- Belfer Center for Science and International Affairs, Harvard Kennedy School Belfer Center Newsletter

The Great Negotiator: Ambassador Tommy Koh

Summer 2014

Ambassador Tommy Koh, recipient of the 2014 Great Negotiator Award, discussed “Multiparty Deals: The Law of the Sea, the Rio Earth Summit, and the Future of Large Conference Negotiations” during an event in April honoring him for his many successful efforts in large-scale diplomacy.

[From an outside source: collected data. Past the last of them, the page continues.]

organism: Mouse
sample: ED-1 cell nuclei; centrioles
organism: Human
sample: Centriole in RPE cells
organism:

Koh, of Singapore, is the eleventh recipient of the Award, awarded jointly in 2014 by Harvard’s Program on Negotiation (PON) and the Belfer Center’s Future of Diplomacy Project at Harvard Kennedy School.

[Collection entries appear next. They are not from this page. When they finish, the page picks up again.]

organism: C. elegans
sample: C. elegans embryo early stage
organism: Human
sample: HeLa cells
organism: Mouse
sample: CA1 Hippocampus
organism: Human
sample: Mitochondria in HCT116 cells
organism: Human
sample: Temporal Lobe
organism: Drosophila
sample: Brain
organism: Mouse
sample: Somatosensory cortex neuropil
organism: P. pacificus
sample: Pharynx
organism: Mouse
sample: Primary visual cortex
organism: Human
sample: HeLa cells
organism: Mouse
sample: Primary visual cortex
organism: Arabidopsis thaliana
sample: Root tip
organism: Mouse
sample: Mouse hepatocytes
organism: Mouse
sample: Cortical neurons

Nicholas Burns, director of the Future of Diplomacy Project, took part in the discussion with Koh along with James Sebenius, professor at Harvard Business School and member of the PON executive committee, and Susan Hackley, managing director of the PON based at Harvard Law School.

The award honors Koh for his work as the chief negotiator for the U.S.-Singapore Free Trade Agreement, the Third UN Conference on the Law of the Sea, the UN Rio Earth Summit, and other large-scale negotiations.

In a joint statement announcing the award, Sebenius and Burns said: “In honoring Ambassador Koh, we have the unique opportunity to learn from one of the world’s leaders in the practice of large-scale, multiparty conference diplomacy—a complex form of negotiation that will be increasingly needed to forge effective collective responses to a range of global problems.”

Of his success in complex multi-party conference negotiations, Koh said, “The chairman of the conference is both a choreographer and the conductor of an orchestra. You are a choreographer because you have to design a conference structure and then you must marshal the complexity of issues, and determine—like a conductor—who can lead various structures within.”